═══ SOURCE DATA

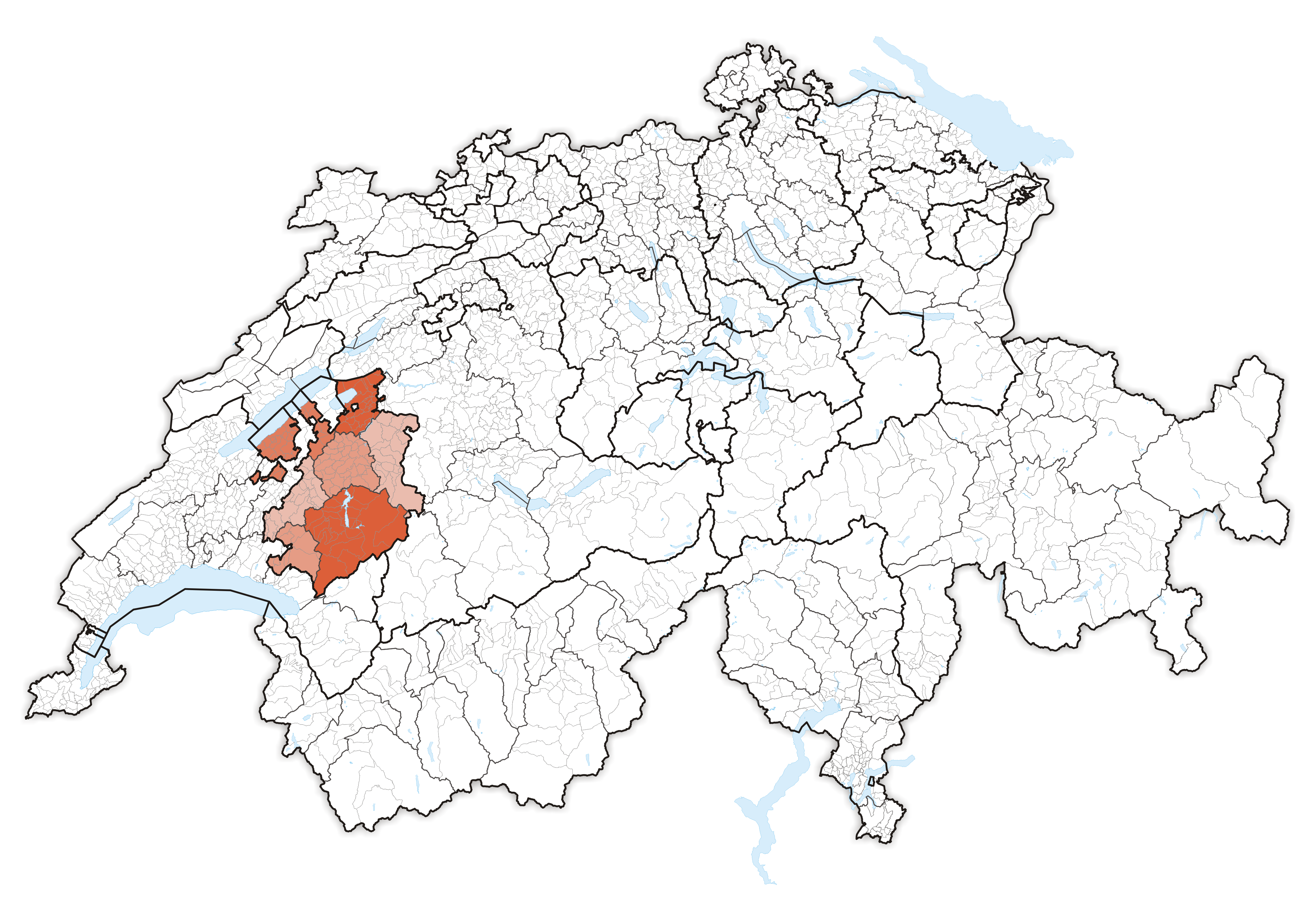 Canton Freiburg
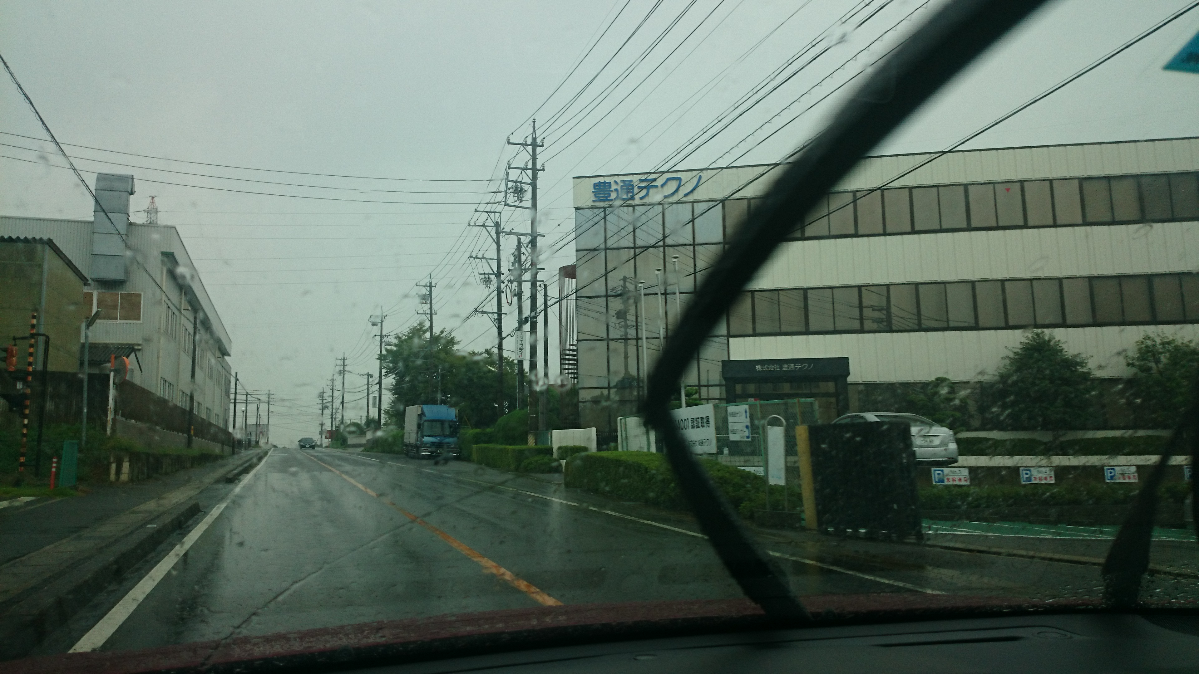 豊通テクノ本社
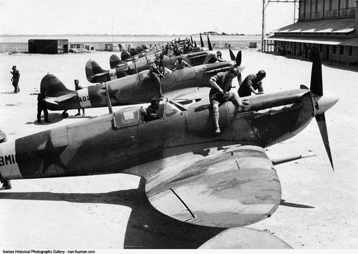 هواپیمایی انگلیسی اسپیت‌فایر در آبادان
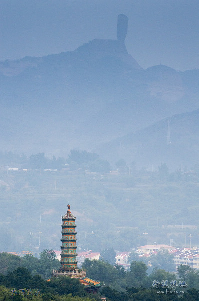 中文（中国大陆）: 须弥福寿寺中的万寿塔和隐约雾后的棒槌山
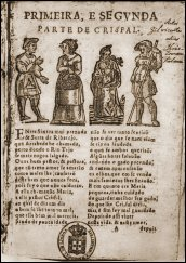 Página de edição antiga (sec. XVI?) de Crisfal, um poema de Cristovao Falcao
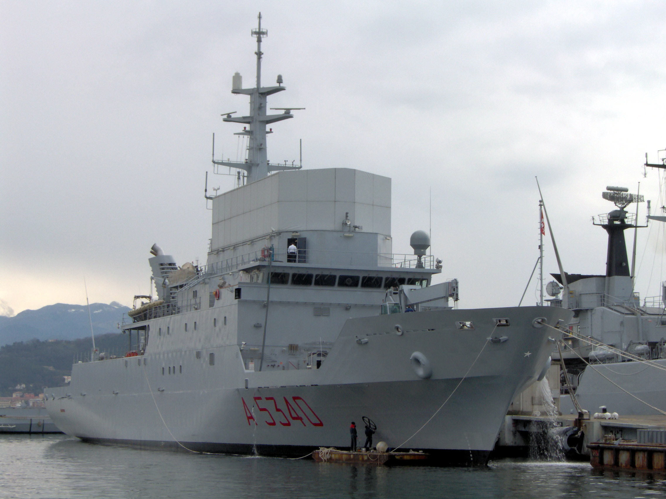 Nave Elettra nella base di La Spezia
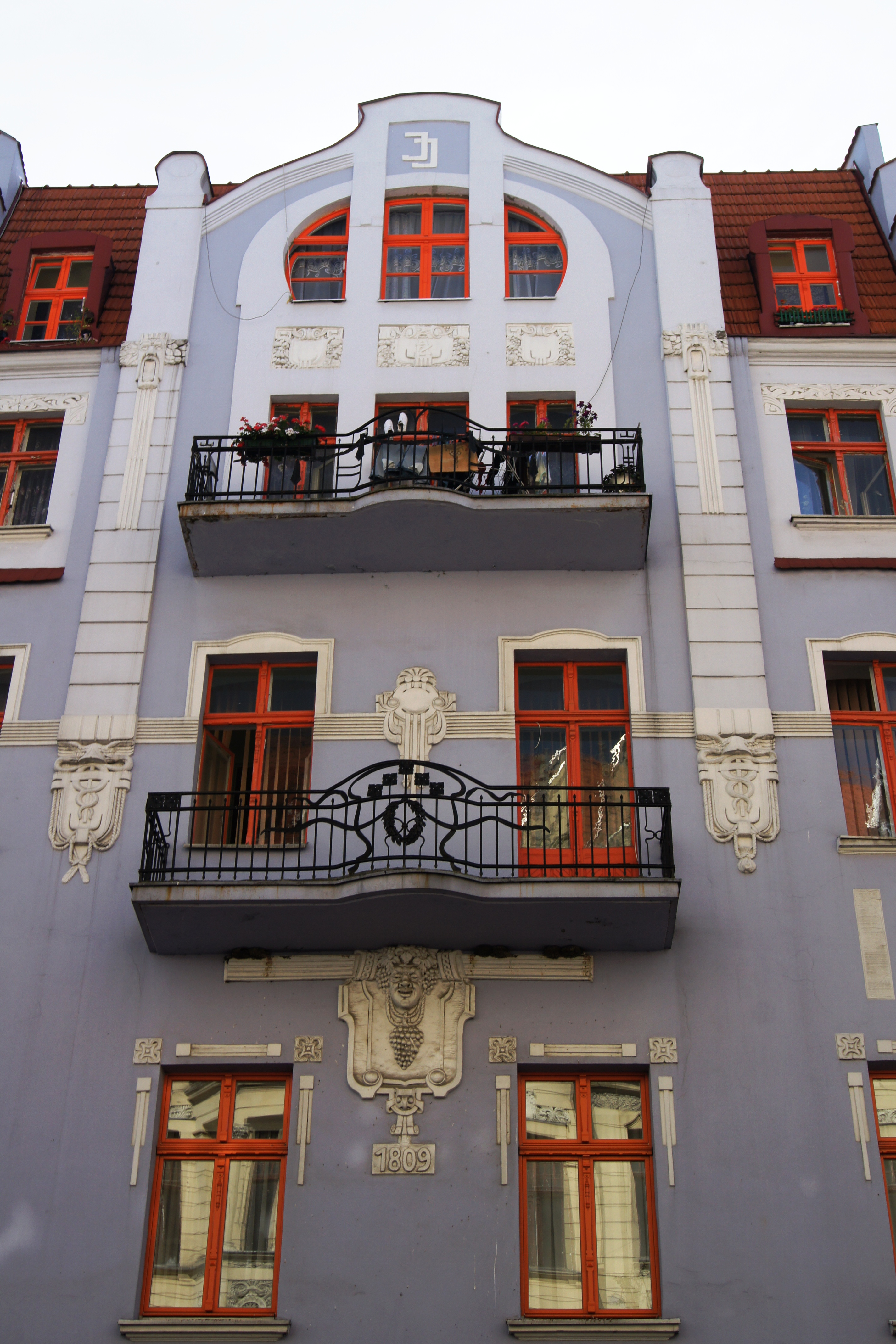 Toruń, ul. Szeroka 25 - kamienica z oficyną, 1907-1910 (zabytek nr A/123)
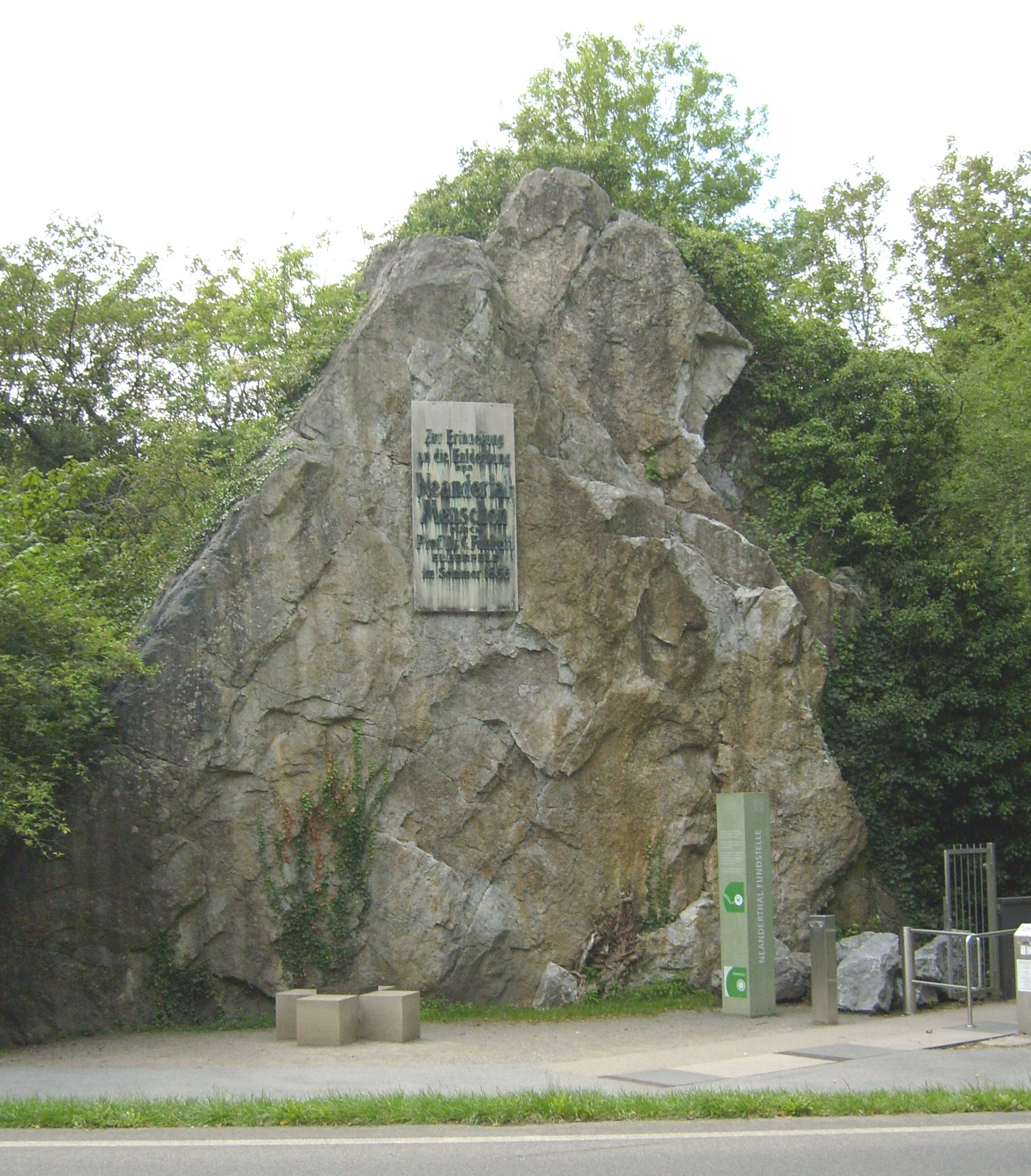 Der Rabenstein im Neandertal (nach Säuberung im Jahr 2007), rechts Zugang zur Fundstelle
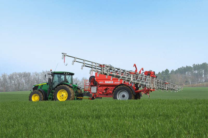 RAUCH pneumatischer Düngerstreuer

══════

> [WHAT IS NEEDED]
A picture must not appear in the copy. Transcribe exactly the lines from the one with "Toruń, ul. Szeroka" through the final line of the entries, both included, and no more.

> [RESPONSE FOR THIS EXERCISE]
 Toruń, ul. Szeroka 25 - kamienica z oficyną, 1907-1910 (zabytek nr A/123)
 Der Rabenstein im Neandertal (nach Säuberung im Jahr 2007), rechts Zugang zur Fundstelle
 RAUCH pneumatischer Düngerstreuer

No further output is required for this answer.